Topic: Coend formula for Category of Elements

Ruby Khondaker (she/her) (May 20 2026 at 15:14):

This is a continuation of #learning: questions > Graph of a Profunctor cocontinuous?. I realised recently that my argument was missing something rather important.

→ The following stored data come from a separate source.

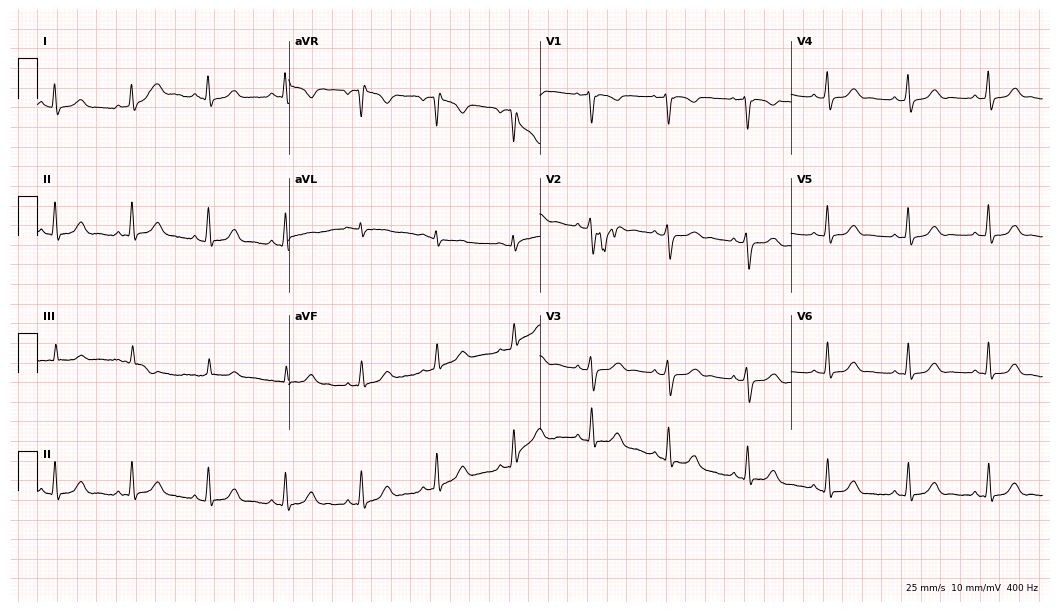
Electrocardiogram (10.2-second recording at 400 Hz), a 37-year-old woman. Of the six screened findings (first-degree AV block, right bundle branch block (RBBB), left bundle branch block (LBBB), sinus bradycardia, atrial fibrillation (AF), sinus tachycardia), none is recorded. Only these six findings were labelled.
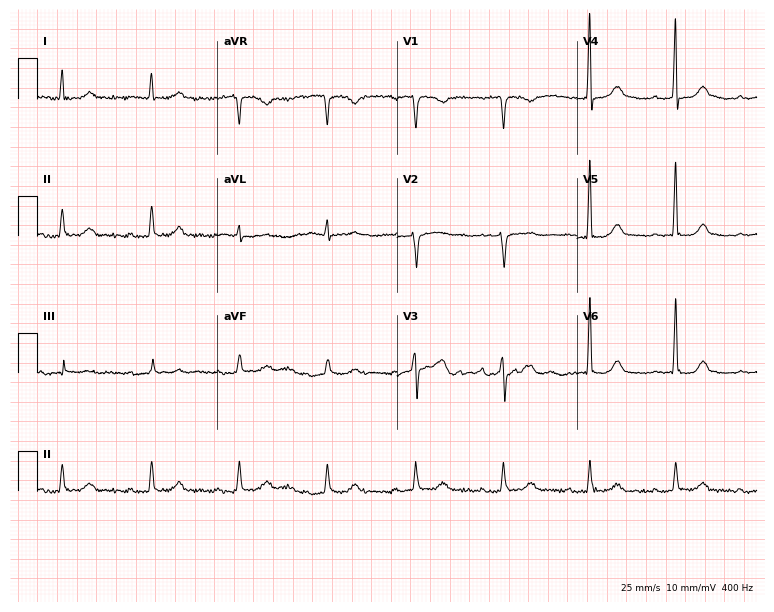
Resting 12-lead electrocardiogram (7.3-second recording at 400 Hz). Patient: an 84-year-old male. None of these six findings is recorded: first-degree AV block, right bundle branch block, left bundle branch block, sinus bradycardia, atrial fibrillation, sinus tachycardia. Findings outside these six are not listed.
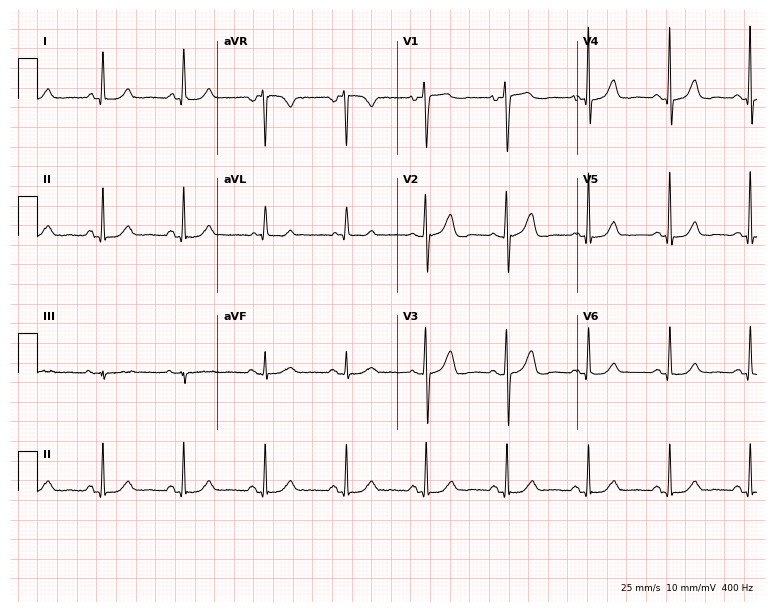
Resting 12-lead electrocardiogram. Patient: a female, 64 years old. Read as a normal ECG.

For context, we have a definition of the two-sided category of elements for a profunctor $P : \mathcal{C}^\text{op} \times \mathcal{D} \to \mathbf{Set}$ , which I'll denote as $\text{el}(P)$ . Its objects are triples $(c, d, x)$ with $x \in P(c, d)$ . Morphisms $(c_0, d_0, x_0) \to (c_1, d_1, x_1)$ consist of pairs of morphisms $f : c_0 \to c_1, g : d_0 \to d_1$ with $P(\text{id}_{c_0}, g)(x_0) = P(f, \text{id}_{d_1})(x_1)$ . Composition and identities are then defined componentwise. Morally, you can think of this as a heteromorphic analog of an arrow category, where the objects are now $P$ -heteromorphisms from $c$ to $d$ . Importantly, this comes equipped with a projection functor $\pi : \text{el}(P) \to \mathcal{C} \times \mathcal{D}$ , covariant in both variables.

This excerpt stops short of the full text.